Rugby-WM-Halbfinale: Südafrikas Kapitän wird geliebt, Englands gehasst
Sie wollen ihr Land ins Finale der Rugby-WM in Frankreich führen. Die Voraussetzungen vor dem Kracher-Halbfinale am Samstag im Stade France (21 Uhr, ProSieben Maxx) könnten für Siya Kolisi und Owen Farrell (beide 32) aber nicht unterschiedlicher sein: Südafrikas Kapitän wird in der Heimat geliebt – und Englands Anführer gehasst!
Kolisi hat bereits Geschichte geschrieben. Als erster schwarzer Kapitän überhaupt führte er die „Springboks“ 2019 zum WM-Titel – durch einen Finalsieg gegen England. Vom einstigen Symbol der Apartheid ist das Rugby-Team zu einem Zeichen der Versöhnung und Hoffnung geworden.
Die Springboks stehen in Südafrika für Hoffnung
Nach den ersten demokratischen Wahlen 1994 nahm im Folgejahr erstmals eine Mannschaft mit schwarzen und weißen Spielern an einer WM teil. Im eigenen Land sicherte sich Südafrika den Titel, die Bilder von Präsident Nelson Mandela im grünen Trikot der „Springboks“ gingen um die Welt.

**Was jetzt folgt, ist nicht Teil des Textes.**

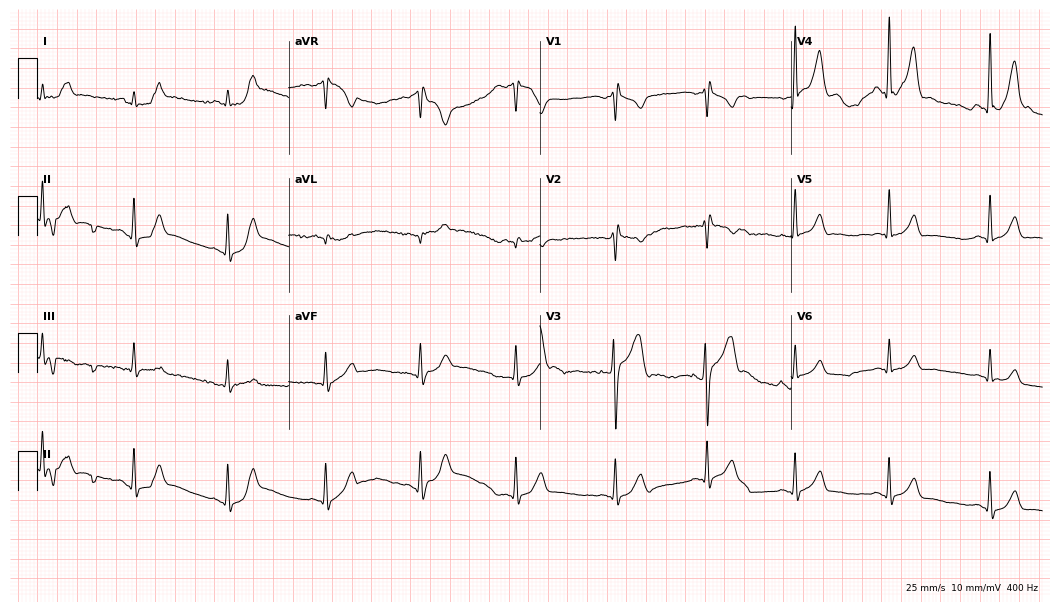
12-lead ECG from a male, 35 years old. No first-degree AV block, right bundle branch block (RBBB), left bundle branch block (LBBB), sinus bradycardia, atrial fibrillation (AF) or sinus tachycardia recorded for this tracing.

„Wir spielen nicht für uns, wie spielen für 60 Millionen Südafrikaner“, sagte Kolisi, der in einem Township in Port Elizabeth geboren wurde und seine Mutter mit 15 Jahren verloren hat. „Die meisten von ihnen können sich die Reise nach Frankreich nicht leisten. Aber sie sind immer bei uns.“ Tatsächlich feiert die Regenbogen-Nation die Triumphe ihrer Helden gemeinsam.
„Siya Kolisi ist jemand, den jeder auf seiner Seite haben möchte“, sagte Ex-Nationalspieler Joel Stransky. Kolisi sei ikonisch, „wegen der Art, wie er führt, wie er spielt und wie er sein Leben lebt“.
Und das tut der Kapitän auch bei der WM. Nach dem atemberaubenden 29:28-Sieg Südafrikas im Viertelfinale gegen Frankreich galten seine ersten Worte den niedergeschlagenen Gastgebern: „Ich möchte ihnen einfach nur gratulieren. Zu dem, was sie erreicht haben.“ Die französischen Fans könnten „stolz auf diese Mannschaft sein“.
Pfiffe der englischen Fans für Kapitän Owen Farrell
In England, der Heimat des Rugby, ist man sich derweil auch einig – und zwar, dass Owen Farrell der falsche Kapitän ist. Als bei der WM sein Name verlesen wurde, gab es Pfiffe – von den eigenen Fans – sehr ungewöhnlich. Die Legende aus Wigan ist zwar ein brillanter Spieler, aber auch einer, der mit völlig unnötigen Strafen und Sperren sein Team schwächt. Die ersten beiden Spiele der Endrunde verpasste Farrell gesperrt.
Dabei heißt es ja über Rugby: Es ist ein Hooligan-Sport, der von Gentlemen gespielt wird. So wie von Südafrikas Nationalhelden Siya Kolisi.